Obviously they don’t. They don’t even try. In fact, all indications are that they will refuse to acknowledge that the entire, national effort to portray the tragic confrontation between Michael Brown and Officer Wilson as a race-triggered execution was based on a lie that was presumed to be accurate despite much reason to doubt it.

The original claim that Brown was shot and killed after putting his hands in the air came from his friend and partner in crime, Dorian Johnson. Johnson, who already had a record of lying to police, was with Brown prior to the August 9 confrontation, and had joined him in the petty robbery that occurred just before Brown’s arrest. In his TV interviews  after the shooting, Johnson said that Wilson shot Brown in the back, causing him to turn around with his hands up, pleading, ‘I don’t have a gun, stop shooting!’ Before the grand jury, Johnson, who admitted that he hid during the incident and later ran home to change clothes so he wouldn’t be identified, even elaborated and provided minute details to his fabrication, stating under oath that the shot in his back caused Brown’s body to “do like a jerking movement, not to where it looked like he got hit in his back, but I knew, it maybe could have grazed him, but he definitely made a jerking movement.” The forensic evidence showed that Brown was not shot in the back.

Other witnesses concocted similar testimony demonizing Wilson after hearing the media’s credulous accounts based on Brown’ friend’s claims. One told the FBI that he saw Wilson shoot Brown in the back and then stand over his prone body to “finish him off.” In front of the grand jury, however, this witness acknowledged that he had not seen that part of the shooting. He explained that the false story he told the FBI was “based on me being where I’m from, and that can be the only assumption that I have.”

Sort of like Democrats have to believe such false narrative because the presence of deadly, virulent racism is core to the party’s appeal to African American voters…

Then, he admitted,  he changed his story to fit details of the autopsy once it was reported on TV.  “So it was after you learned that the things you said you saw couldn’t have happened that way, then you changed your story about what you seen?’ a prosecutor asked. “Yeah, to coincide with what really happened,” the witness replied.

Members of the community, activists, anti-police zealots and those who had observed how effective the Trayvon Martin hoodie symbolism had been in casting George Zimmerman as a racist killer (rather than as he was subsequently shown to be, an irresponsible, unbiased jerk) immediately seized on the gesture as a powerful protest symbol. Every time it was repeated in a protest or demonstration, it was Johnson’s lie multiplied, until the narrative that Officer Wilson shot an unarmed, unresisting teenaged black male who was pleading to live was imbedded in the American mind. Of course it was murder! Of course any system that does not immediately charge the rogue police officer with murder is corrupt and flawed.
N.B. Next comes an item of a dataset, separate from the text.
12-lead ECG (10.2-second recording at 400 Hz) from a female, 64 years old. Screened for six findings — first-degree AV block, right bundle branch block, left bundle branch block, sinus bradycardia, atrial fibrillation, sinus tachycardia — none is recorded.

I have had conversations with well-intentioned liberals in denial,who are obviously unable to think of what occurred in Ferguson any other way. Such frustrating conversations. As in the Martin case, they want the white shooter to be guilty of racism and brutality. The fact that no clear evidence will show that, as the grand jury found out, doesn’t dissuade them, even though they would nod vigorously if activists argued that prosecutors displayed racism by indicting any black suspect when eye-witness testimony was unreliable.

Oh, it is true that their confusion is compounded by not understanding what a grand jury does, or hearing references to the quote that a prosecutor can make a grand jury “indict a ham sandwich” (not recognizing that this was a criticism, or perhaps having no more regard for a young policeman’s life than they do a ham sandwich, because, you know, white cop), and that they have been conditioned to believe from their SDS veteran professors from the Sixties that police officers are not public servants but really diabolical agents of an overbearing state—not that they don’t want an overbearing state in most matters, just not where public safety…okay, it’s complicated!). Still, what most nourishes their fervor now—how I love being told that I am taking my cues from Fox News!—is the indelible image of young, frightened, unarmed Mike Brown, with his hands in the air.
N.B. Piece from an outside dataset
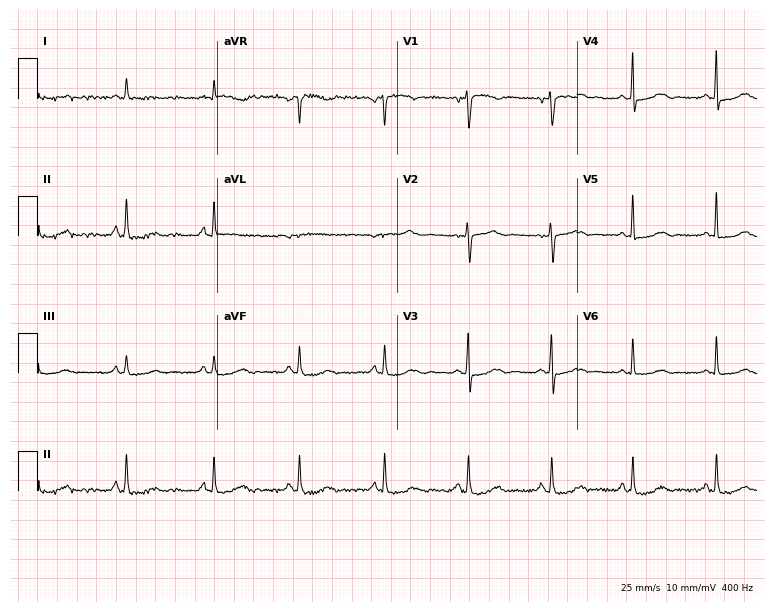
12-lead ECG from a woman, 54 years old (7.3-second recording at 400 Hz). Recorded interpretation: within normal limits.

How does Darren Wilson get his career, reputation and life back after a lie is promoted as fact by the media, and ruthlessly used by race-hucksters to destroy him while escalating racial distrust? How does the culture recover from this deep, self inflicted wound?
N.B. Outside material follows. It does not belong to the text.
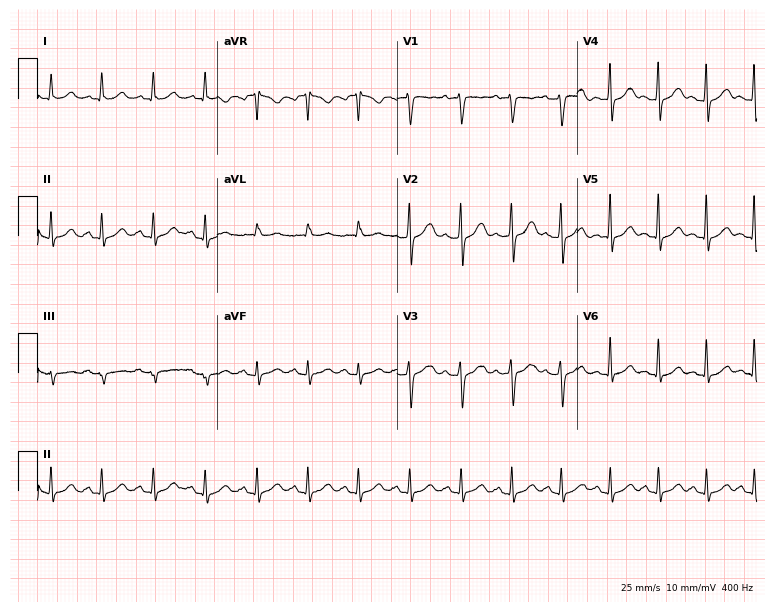
ECG — a 43-year-old woman. Findings include sinus tachycardia (a sinus rate of 100 beats per minute or more).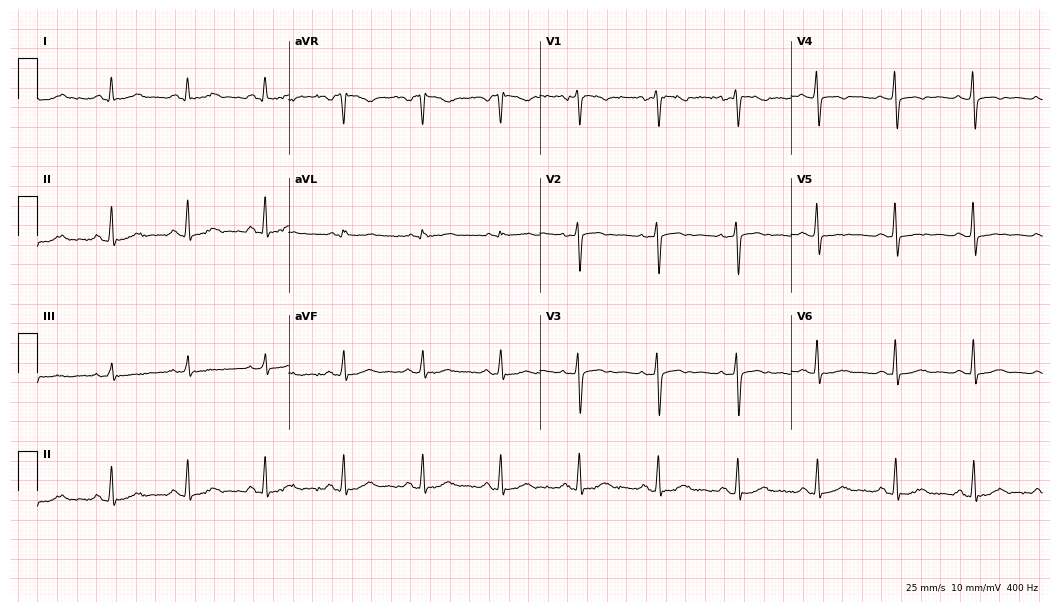
12-lead ECG from a female, 60 years old. Screened for six findings — first-degree AV block, right bundle branch block, left bundle branch block, sinus bradycardia, atrial fibrillation, sinus tachycardia — none is recorded.

It is not the criminal justice system that is so in need of repair, but our system of communicating important events to the public, so that bias doesn’t overwhelm truth, and we will be able to forge the right lessons from tragedies like Michael Browns death, not false lessons that leave us more ignorant, hateful, and afraid.

UPDATE 1: A relevant post from the Federalist.

UPDATE 2 (12/2/14): An examination of Johnson’s credibility on this issue in the Washington Post

__________________________

Sources: Althouse, Daily Mail 1, 2; AP

 

39 thoughts on “It Appears Likely That Michael Brown Did NOT Have His Hands Up When He Was Shot… Now What?

  1. So sad, so very sad. Out of all the justifiable instances of police bias against blacks, this particular incident, wherein there was a confrontation between a black thug and a white police officer, has galvanized the black community into protests against institutional racism. Here’s a thought… maybe some good will emanate from the bad. (From my own pessimistic perspective I doubt the preceding thought. But I can hope, can’t I?)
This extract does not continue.